Bangun Personel Presisi yang Sehat Mental, Polda Aceh Gelar Layanan Psikologi di Bener Meriah

Redelong – Dalam upaya memastikan kesiapan mental, emosional, dan profesionalisme personel, Tim Psikologi Polda Aceh menggelar kegiatan mapping psikologi, tes psikologi bagi pemegang senjata api (senpi), serta layanan konseling psikologi kepada personel Polres Bener Meriah, Selasa (9/6/2026).
Kegiatan tersebut dipimpin oleh Katim Psikologi Polda Aceh, Ipda Amiruddin, S.Psi., M.Psi., bersama anggota tim yakni Brigpol Muhammad Khalil, S.Psi., M.A.P., Brigpol Fitri, S.Psi., dan Bripda Dina Safitri, S.Psi.
Pelaksanaan kegiatan turut dipantau oleh Wakapolres Bener Meriah Kompol Dr. H. Syabirin, S.H., M.Si., yang hadir untuk memastikan seluruh rangkaian berjalan dengan baik dan sesuai prosedur.
Sebanyak 52 personel Polres Bener Meriah, terdiri dari perwira dan bintara, mengikuti tes psikologi dan layanan konseling yang dilaksanakan oleh Tim Psikologi Polda Aceh. Tes psikologi bagi pemegang senpi berlangsung di Aula Endra Dharma Laksana Mapolres Bener Meriah, sementara layanan konseling dilaksanakan di ruang Bag SDM Polres Bener Meriah.
Katim Psikologi Polda Aceh, Ipda Amiruddin, menjelaskan bahwa kegiatan ini bertujuan untuk memetakan kondisi psikologis personel sekaligus memastikan kelayakan psikologis anggota yang memegang senjata api dinas.
“Melalui kegiatan ini, kami dapat memperoleh gambaran kondisi psikologis personel serta mengidentifikasi berbagai faktor yang dapat memengaruhi pelaksanaan tugas. Selain itu, tes psikologi pemegang senpi juga menjadi langkah preventif untuk meminimalisir potensi penyalahgunaan senjata api dan memastikan setiap personel yang diberikan kewenangan memegang senpi memiliki kesiapan mental yang baik,” ujar Ipda Amiruddin.
Ia menambahkan, layanan konseling juga menjadi sarana bagi personel untuk memperoleh pendampingan psikologis, sehingga mampu menjaga kesehatan mental dan meningkatkan kualitas kinerja dalam memberikan pelayanan kepada masyarakat.

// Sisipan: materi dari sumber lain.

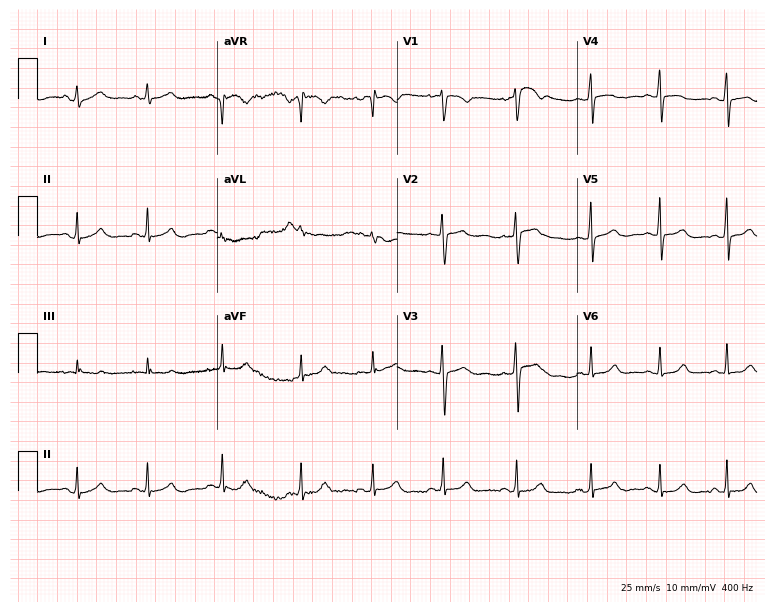
ECG — a female, 17 years old. Screened for six findings — first-degree AV block, right bundle branch block, left bundle branch block, sinus bradycardia, atrial fibrillation, sinus tachycardia — none is recorded. Findings outside these six are not listed.
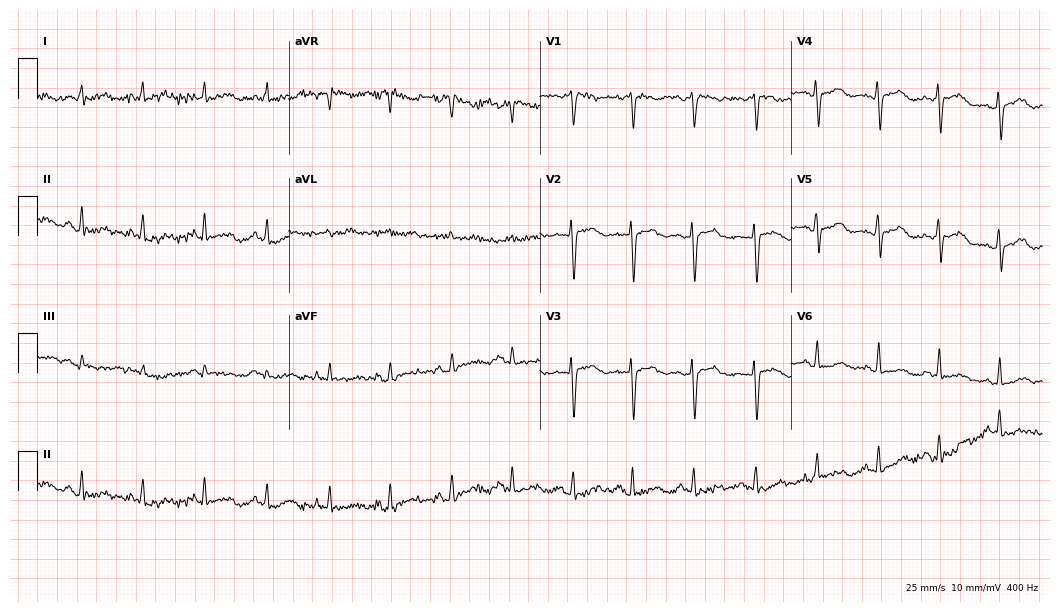
Standard 12-lead ECG recorded from a 54-year-old female (10.2-second recording at 400 Hz). None of these six findings is recorded: first-degree AV block, right bundle branch block, left bundle branch block, sinus bradycardia, atrial fibrillation, sinus tachycardia.
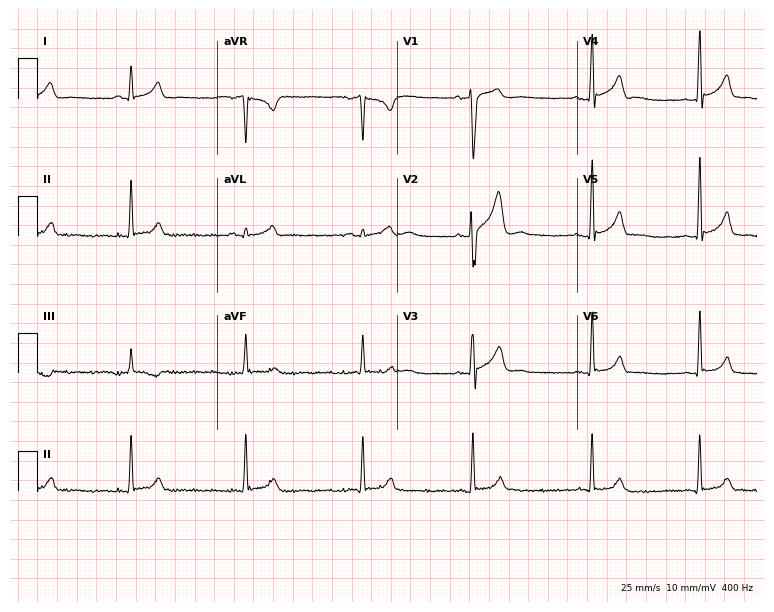
Resting 12-lead electrocardiogram (7.3-second recording at 400 Hz). Patient: a male, 19 years old. Read as a normal ECG.
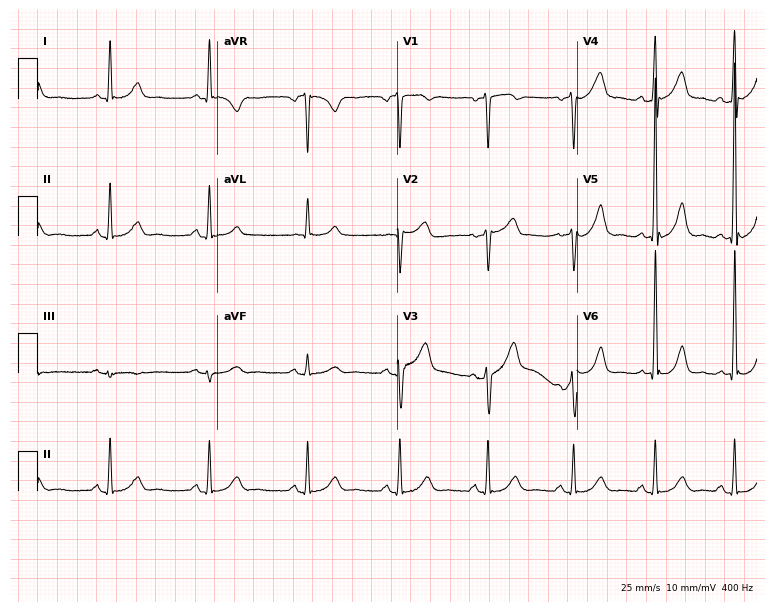
Electrocardiogram, a 62-year-old male patient. Of the six screened findings (first-degree AV block, right bundle branch block (RBBB), left bundle branch block (LBBB), sinus bradycardia, atrial fibrillation (AF), sinus tachycardia), none is recorded. Findings outside these six are not listed.
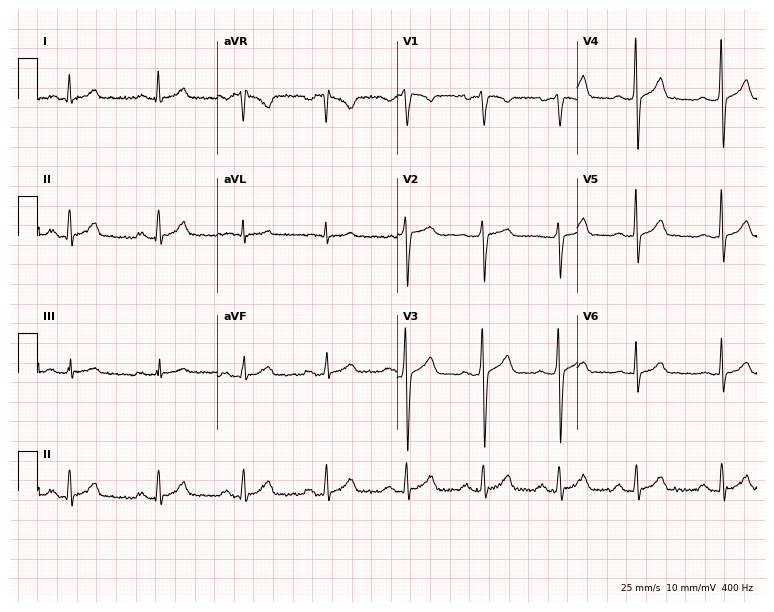
Resting 12-lead electrocardiogram (7.3-second recording at 400 Hz). Patient: a man, 28 years old. Read as a normal ECG.
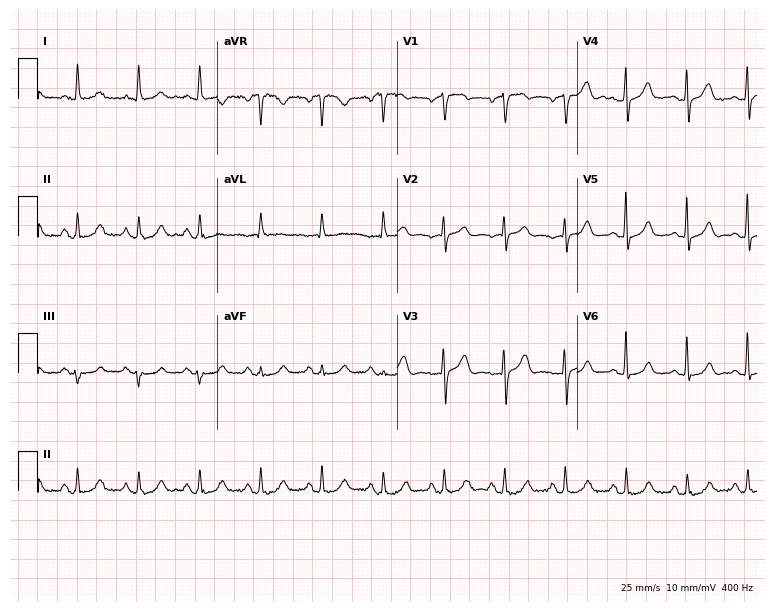
Standard 12-lead ECG recorded from a female, 75 years old. Read as a normal ECG.
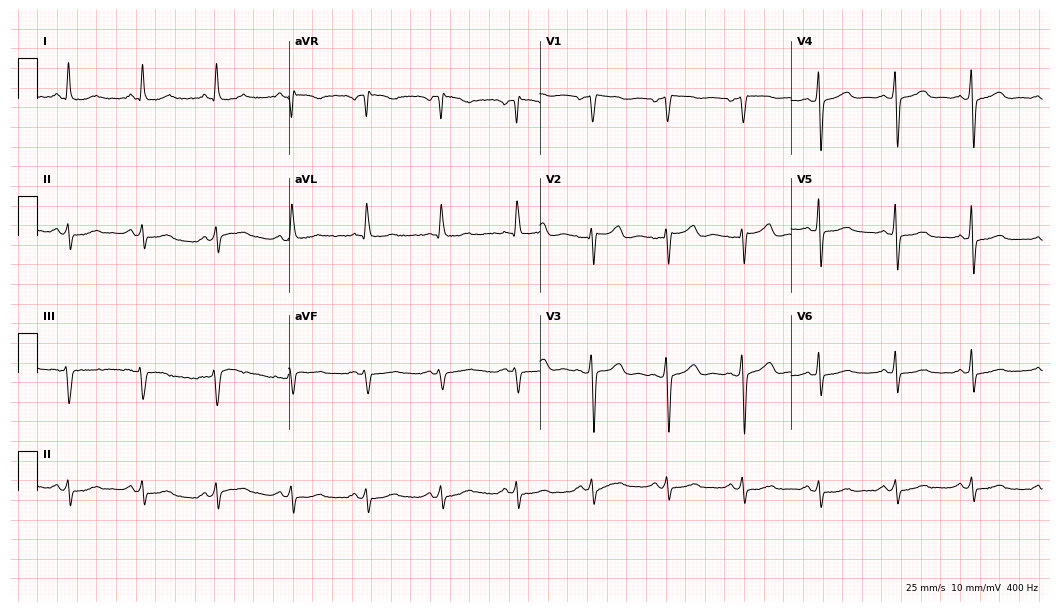
12-lead ECG from a 61-year-old female patient (10.2-second recording at 400 Hz). No first-degree AV block, right bundle branch block (RBBB), left bundle branch block (LBBB), sinus bradycardia, atrial fibrillation (AF) or sinus tachycardia recorded for this tracing.

Kegiatan ini merupakan bagian dari komitmen Polri dalam membangun sumber daya manusia yang unggul, profesional, dan berintegritas, sejalan dengan semangat transformasi menuju Polri yang Presisi. Dengan kondisi psikologis yang sehat dan stabil, personel diharapkan mampu menjalankan tugas secara optimal, humanis, dan bertanggung jawab.